> **What the exercise asks**:
Copy exactly the lines from the beginning of the data down to and including the line holding "Superstiti | 22656 |", without any pictures.

[Extracted records]

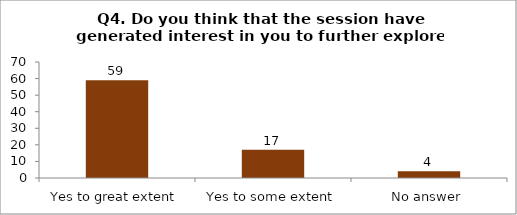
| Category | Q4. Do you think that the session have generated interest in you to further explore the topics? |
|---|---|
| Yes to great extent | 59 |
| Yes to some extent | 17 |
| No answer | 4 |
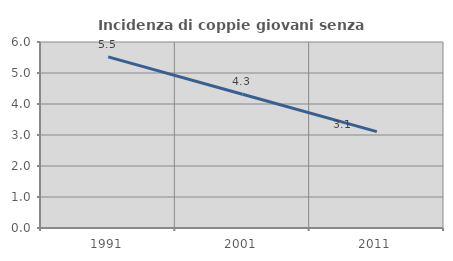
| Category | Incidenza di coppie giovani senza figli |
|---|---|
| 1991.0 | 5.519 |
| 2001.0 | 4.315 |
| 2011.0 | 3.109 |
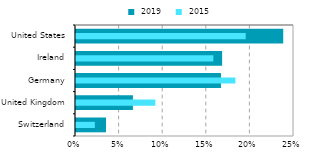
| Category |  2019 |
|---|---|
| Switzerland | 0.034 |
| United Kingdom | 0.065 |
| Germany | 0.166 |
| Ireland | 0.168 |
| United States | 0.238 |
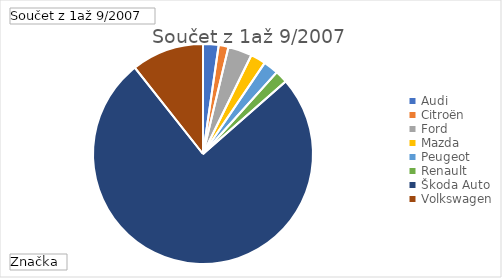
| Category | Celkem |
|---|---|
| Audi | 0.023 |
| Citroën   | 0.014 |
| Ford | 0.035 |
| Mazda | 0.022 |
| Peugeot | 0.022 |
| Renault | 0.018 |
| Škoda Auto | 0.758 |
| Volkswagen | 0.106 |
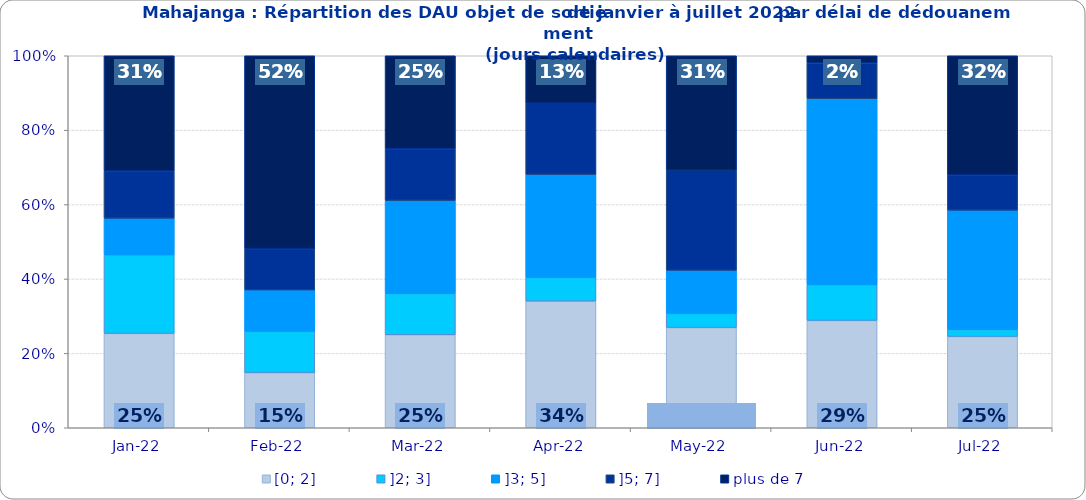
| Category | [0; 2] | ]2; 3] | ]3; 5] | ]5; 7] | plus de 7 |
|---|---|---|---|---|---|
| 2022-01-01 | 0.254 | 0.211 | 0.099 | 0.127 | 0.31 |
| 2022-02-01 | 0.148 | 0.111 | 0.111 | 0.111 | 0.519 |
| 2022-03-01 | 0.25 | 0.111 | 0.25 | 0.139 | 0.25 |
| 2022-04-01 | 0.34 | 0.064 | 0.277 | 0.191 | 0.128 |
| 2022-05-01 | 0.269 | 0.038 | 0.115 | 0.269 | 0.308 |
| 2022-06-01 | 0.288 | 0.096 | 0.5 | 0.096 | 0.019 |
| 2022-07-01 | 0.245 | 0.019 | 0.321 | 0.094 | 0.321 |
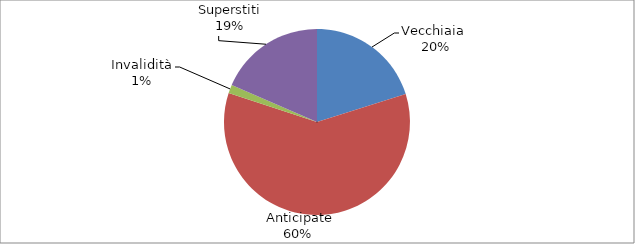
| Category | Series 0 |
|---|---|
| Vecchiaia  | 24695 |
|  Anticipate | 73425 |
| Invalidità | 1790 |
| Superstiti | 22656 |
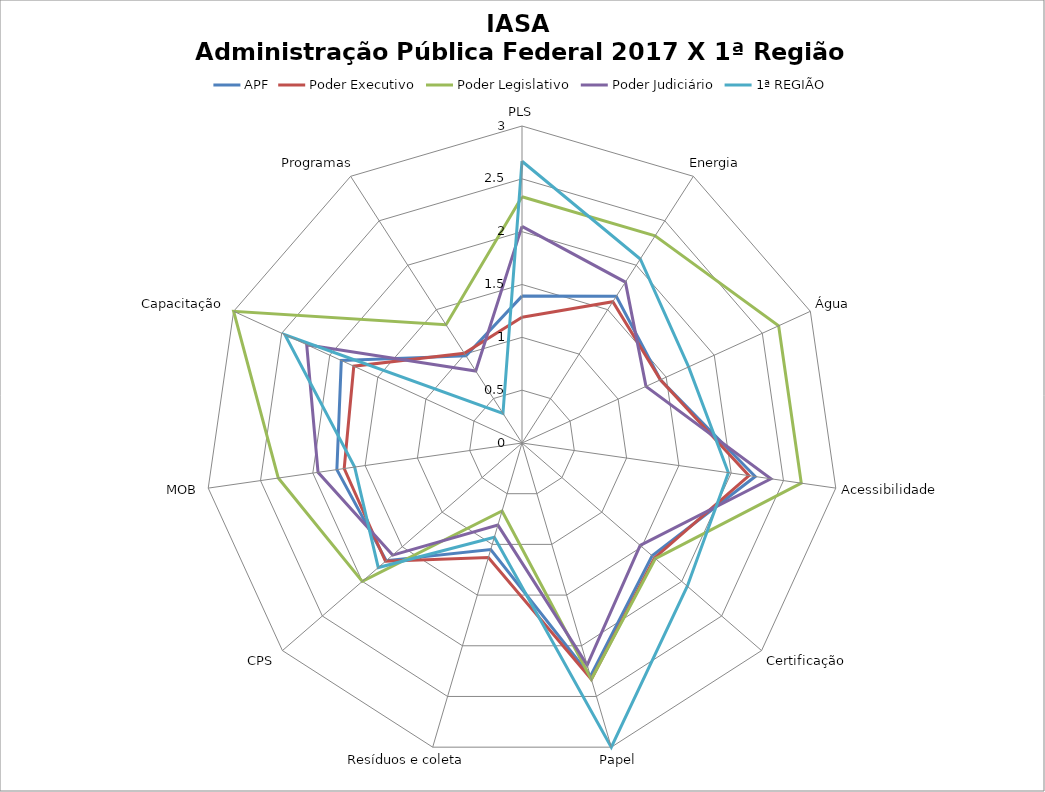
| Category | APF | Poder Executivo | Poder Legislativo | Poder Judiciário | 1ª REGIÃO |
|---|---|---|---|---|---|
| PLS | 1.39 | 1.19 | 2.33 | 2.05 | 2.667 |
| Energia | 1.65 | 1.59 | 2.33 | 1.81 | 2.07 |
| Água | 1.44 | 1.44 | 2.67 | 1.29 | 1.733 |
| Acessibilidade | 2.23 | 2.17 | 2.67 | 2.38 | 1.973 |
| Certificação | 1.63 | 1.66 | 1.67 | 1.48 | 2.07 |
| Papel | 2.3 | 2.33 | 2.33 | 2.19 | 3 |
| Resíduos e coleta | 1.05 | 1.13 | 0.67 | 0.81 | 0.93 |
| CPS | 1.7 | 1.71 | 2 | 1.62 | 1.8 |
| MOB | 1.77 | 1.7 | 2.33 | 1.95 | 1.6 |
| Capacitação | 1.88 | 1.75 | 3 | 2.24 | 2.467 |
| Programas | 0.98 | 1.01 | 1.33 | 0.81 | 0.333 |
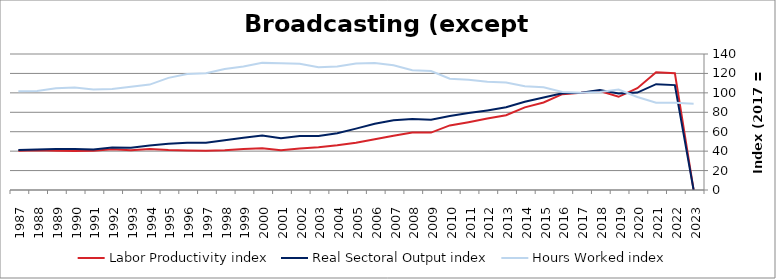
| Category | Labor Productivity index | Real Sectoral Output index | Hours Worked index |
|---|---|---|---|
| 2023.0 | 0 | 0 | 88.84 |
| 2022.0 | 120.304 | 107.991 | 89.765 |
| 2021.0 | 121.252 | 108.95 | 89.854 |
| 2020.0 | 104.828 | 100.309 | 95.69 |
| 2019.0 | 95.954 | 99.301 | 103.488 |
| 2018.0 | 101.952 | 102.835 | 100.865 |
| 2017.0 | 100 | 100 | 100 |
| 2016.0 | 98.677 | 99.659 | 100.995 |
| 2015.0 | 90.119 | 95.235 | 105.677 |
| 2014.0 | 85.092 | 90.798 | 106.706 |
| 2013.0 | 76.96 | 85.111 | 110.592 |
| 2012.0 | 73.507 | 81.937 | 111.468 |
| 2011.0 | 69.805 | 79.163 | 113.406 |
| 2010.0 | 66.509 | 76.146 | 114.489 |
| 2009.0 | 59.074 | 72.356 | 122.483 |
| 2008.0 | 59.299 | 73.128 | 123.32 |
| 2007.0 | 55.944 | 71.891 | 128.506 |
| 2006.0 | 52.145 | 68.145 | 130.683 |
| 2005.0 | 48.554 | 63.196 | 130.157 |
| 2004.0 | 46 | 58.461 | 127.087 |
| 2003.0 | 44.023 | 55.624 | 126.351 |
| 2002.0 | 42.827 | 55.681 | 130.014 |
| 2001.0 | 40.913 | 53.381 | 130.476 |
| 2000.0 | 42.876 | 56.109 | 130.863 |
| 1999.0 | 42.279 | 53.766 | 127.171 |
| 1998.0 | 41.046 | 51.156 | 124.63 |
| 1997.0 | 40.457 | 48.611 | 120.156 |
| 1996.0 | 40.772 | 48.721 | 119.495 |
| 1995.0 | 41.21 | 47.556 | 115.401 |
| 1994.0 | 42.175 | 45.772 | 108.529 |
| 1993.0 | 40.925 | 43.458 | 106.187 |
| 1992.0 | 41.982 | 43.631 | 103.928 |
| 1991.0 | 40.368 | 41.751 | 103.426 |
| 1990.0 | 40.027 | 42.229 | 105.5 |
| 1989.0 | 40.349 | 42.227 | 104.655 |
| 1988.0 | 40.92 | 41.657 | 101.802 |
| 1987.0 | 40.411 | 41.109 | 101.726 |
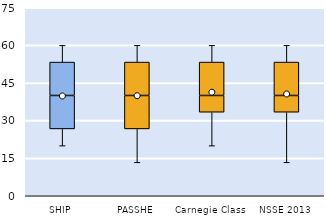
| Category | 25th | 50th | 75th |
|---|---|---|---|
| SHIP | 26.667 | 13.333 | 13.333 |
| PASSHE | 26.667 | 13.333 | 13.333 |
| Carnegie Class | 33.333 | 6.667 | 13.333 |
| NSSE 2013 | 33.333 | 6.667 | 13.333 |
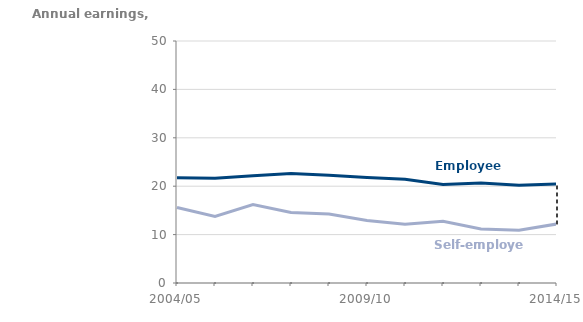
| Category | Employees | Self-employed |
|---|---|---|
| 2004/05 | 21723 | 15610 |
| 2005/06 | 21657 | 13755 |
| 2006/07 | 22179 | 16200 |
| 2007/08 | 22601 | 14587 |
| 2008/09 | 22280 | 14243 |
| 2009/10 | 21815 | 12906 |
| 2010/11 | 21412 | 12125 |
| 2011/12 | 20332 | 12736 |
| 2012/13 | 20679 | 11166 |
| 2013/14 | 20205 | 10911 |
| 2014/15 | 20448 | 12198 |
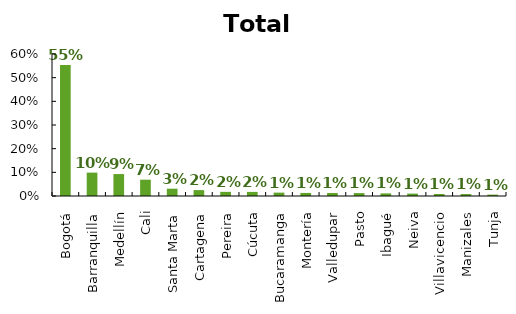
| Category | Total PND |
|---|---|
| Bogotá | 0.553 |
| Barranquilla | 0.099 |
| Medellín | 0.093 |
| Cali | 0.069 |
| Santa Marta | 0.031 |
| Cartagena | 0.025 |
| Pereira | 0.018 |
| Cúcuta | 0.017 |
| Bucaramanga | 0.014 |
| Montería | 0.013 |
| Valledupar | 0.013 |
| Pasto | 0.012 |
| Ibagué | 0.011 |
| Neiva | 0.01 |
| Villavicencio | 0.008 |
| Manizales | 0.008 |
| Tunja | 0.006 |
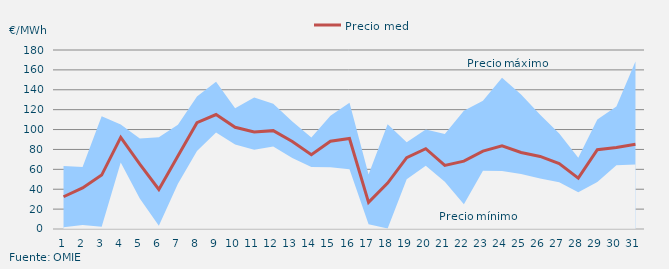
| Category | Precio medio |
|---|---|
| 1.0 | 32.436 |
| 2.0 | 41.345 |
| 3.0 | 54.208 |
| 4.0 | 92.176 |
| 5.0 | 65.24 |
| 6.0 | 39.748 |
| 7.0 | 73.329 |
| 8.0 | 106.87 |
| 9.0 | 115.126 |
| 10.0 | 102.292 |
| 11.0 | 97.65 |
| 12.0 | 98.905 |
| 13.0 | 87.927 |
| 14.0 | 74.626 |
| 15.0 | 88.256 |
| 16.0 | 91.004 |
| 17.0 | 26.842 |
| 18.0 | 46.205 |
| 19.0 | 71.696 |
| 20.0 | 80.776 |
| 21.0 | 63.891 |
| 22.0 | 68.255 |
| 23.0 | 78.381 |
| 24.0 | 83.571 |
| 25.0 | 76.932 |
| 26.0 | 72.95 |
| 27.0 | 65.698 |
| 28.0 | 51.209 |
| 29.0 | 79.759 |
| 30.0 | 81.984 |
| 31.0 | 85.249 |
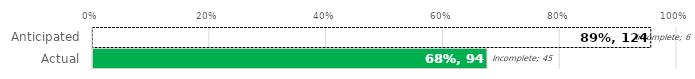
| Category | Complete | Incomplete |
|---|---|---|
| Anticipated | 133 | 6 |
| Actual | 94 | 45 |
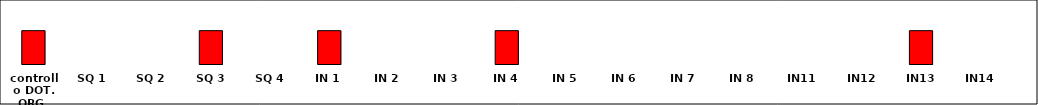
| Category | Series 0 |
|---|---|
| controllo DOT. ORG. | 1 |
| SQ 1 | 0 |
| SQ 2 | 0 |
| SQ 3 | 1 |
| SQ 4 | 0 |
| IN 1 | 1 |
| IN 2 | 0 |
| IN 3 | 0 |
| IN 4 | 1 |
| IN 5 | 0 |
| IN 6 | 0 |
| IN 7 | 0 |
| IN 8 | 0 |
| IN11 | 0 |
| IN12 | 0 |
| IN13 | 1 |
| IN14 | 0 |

> **Result for this exercise**:
| Category | Q4. Do you think that the session have generated interest in you to further explore the topics? |
|---|---|
| Yes to great extent | 59 |
| Yes to some extent | 17 |
| No answer | 4 |
| Category | Incidenza di coppie giovani senza figli |
|---|---|
| 1991.0 | 5.519 |
| 2001.0 | 4.315 |
| 2011.0 | 3.109 |
| Category |  2019 |
|---|---|
| Switzerland | 0.034 |
| United Kingdom | 0.065 |
| Germany | 0.166 |
| Ireland | 0.168 |
| United States | 0.238 |
| Category | Celkem |
|---|---|
| Audi | 0.023 |
| Citroën   | 0.014 |
| Ford | 0.035 |
| Mazda | 0.022 |
| Peugeot | 0.022 |
| Renault | 0.018 |
| Škoda Auto | 0.758 |
| Volkswagen | 0.106 |
| Category | [0; 2] | ]2; 3] | ]3; 5] | ]5; 7] | plus de 7 |
|---|---|---|---|---|---|
| 2022-01-01 | 0.254 | 0.211 | 0.099 | 0.127 | 0.31 |
| 2022-02-01 | 0.148 | 0.111 | 0.111 | 0.111 | 0.519 |
| 2022-03-01 | 0.25 | 0.111 | 0.25 | 0.139 | 0.25 |
| 2022-04-01 | 0.34 | 0.064 | 0.277 | 0.191 | 0.128 |
| 2022-05-01 | 0.269 | 0.038 | 0.115 | 0.269 | 0.308 |
| 2022-06-01 | 0.288 | 0.096 | 0.5 | 0.096 | 0.019 |
| 2022-07-01 | 0.245 | 0.019 | 0.321 | 0.094 | 0.321 |
| Category | Series 0 |
|---|---|
| Vecchiaia  | 24695 |
|  Anticipate | 73425 |
| Invalidità | 1790 |
| Superstiti | 22656 |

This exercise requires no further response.